John Dorfman: Peloton Leads Market Losers Parade


Part of the decline in Peloton Interactive Inc. shares this year was fun. But the 73% loss for the year to date (through December 21) wasn’t all that humorous.

As the attached table shows, Peloton suffered the biggest loss of any stock with a market value of $ 5 billion or more.


On the “And Just Like That” TV show, a character known as Mr. Big suffered a fatal heart attack after riding one of Peloton’s luxury exercise bikes. Peloton stock quickly fell more than 14%.

The company – wisely, in my opinion – issued a press release noting that the fictional Mr. Big “was living what many would call an extravagant lifestyle, including cocktails, cigars and big steaks.” Riding a bike, the company said, “may even have helped delay his cardiac event.”

About a year ago, when Peloton was one of the top performing stocks on the market, I wrote, “I could buy the bike. I would not buy the stock.

I pointed out that Peloton has yet to post a full year of earnings – which is still true. The company posted some quarterly profits, but the red ink is flowing again.

Peloton has reduced the prices of its bikes but still had around 100 days of inventory as of September 30. I don’t expect the stock to dive, but I also don’t think it will outperform the market.


Altice USA is a broadband provider in rural areas (Suddenlink) and the New York metropolitan area (Cablevision). Its biggest problem is the cable cut, in which people give up their cable service to get their news and entertainment through the Internet.

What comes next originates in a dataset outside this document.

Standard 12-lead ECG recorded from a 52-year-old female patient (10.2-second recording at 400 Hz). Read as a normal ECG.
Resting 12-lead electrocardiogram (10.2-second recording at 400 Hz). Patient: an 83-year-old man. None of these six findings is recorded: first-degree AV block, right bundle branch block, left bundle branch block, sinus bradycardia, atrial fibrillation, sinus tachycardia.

I have concerns about the level of indebtedness of the company. Its record is bad. Nonetheless, I believe this stock will outperform the market over the next 12 months. It only sells for seven times the profits, and the covid-19 pandemic, sadly, seems likely to keep people inside a lot. They might as well watch TV.

Zillow Group

After years of providing home valuation estimates online, Zillow got into the buying and selling of homes and flopped monumental. Now he’s going back to his bread and butter.

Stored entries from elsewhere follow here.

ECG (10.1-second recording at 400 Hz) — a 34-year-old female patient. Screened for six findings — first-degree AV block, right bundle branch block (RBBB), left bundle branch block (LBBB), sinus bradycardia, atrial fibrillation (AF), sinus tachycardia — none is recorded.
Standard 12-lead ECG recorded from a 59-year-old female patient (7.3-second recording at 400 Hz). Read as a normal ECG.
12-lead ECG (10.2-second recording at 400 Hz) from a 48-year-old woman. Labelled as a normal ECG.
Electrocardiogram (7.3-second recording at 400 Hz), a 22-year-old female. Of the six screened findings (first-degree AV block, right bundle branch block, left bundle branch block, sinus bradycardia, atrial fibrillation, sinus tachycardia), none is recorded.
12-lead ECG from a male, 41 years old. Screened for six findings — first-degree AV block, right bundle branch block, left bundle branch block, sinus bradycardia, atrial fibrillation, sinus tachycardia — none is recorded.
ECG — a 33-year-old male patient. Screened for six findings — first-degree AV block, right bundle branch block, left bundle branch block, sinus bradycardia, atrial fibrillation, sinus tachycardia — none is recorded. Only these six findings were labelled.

I think the company can recover from its misstep, but unfortunately the core business was rarely profitable. Zillow has recorded losses in eight of the past 10 years. I like the site but I would avoid the stock.

Coupa software

Coupa Software Inc., based in San Mateo, Calif., Sells cloud-based software to help businesses with invoice processing, purchasing, and expense management. It’s a good niche, but crowded. Over the past five years, Coupa has grown its sales by 24% per year. Unfortunately, he has yet to show a profit.

In 2020, non-profit stocks often performed well. I don’t think 2022 will be this kind to them. And Coupa shares are expensive at 15 times earnings per share.

Central ring

I may not be objective about Ring Central Inc. (see disclosure at end of this column), but I think it is a train wreck in progress.

The company, based in Belmont, Calif., Offers a cloud-based communications system that includes telephone service, email, and video conferencing. It competes with the telephone companies, Zoom Video Communications Inc. (ZM) and Cisco Systems Inc. (CSCO), among others.

Since 2019, he has held the naming rights for the Oakland Coliseum, now the Ring Central Coliseum.

Ring Central has grown rapidly (27% average annual revenue growth over the past decade), but has recorded a loss in each of the past 11 years. It came close to breaking even in 2017, but losses have widened since then.

The record

Every December starting in 2011, I recommended buying one to three of the year’s biggest losers as buy stocks. The 12-month average total return for these recommendations was 36.1%, compared to 17.8% for the Standard & Poor’s 500 Total Return Index.

My picks only beat the index four times out of 10. But the average return is high because the annual number has exceeded 100% four times.

Last year was one of those successes. I recommended Marathon Oil Corp. (MRO) and Continental Resources Inc. (CLR), which returned 134.6% and 161.6% respectively, for an average of 148.1%. The S&P 500 returned 26.8% including dividends.

Keep in mind that the results for my columns are hypothetical and should not be confused with the results I get for clients. In addition, past performance does not predict the future.

Disclosure: A hedge fund that I manage has a short position on Ring Central. It has call options on Cisco and Continental Resources.

John Dorfman is president of Dorfman Value Investments LLC in Newton Upper Falls, Massachusetts, and a syndicated columnist. His company or his clients may own or trade securities mentioned in this column. He can be contacted by email.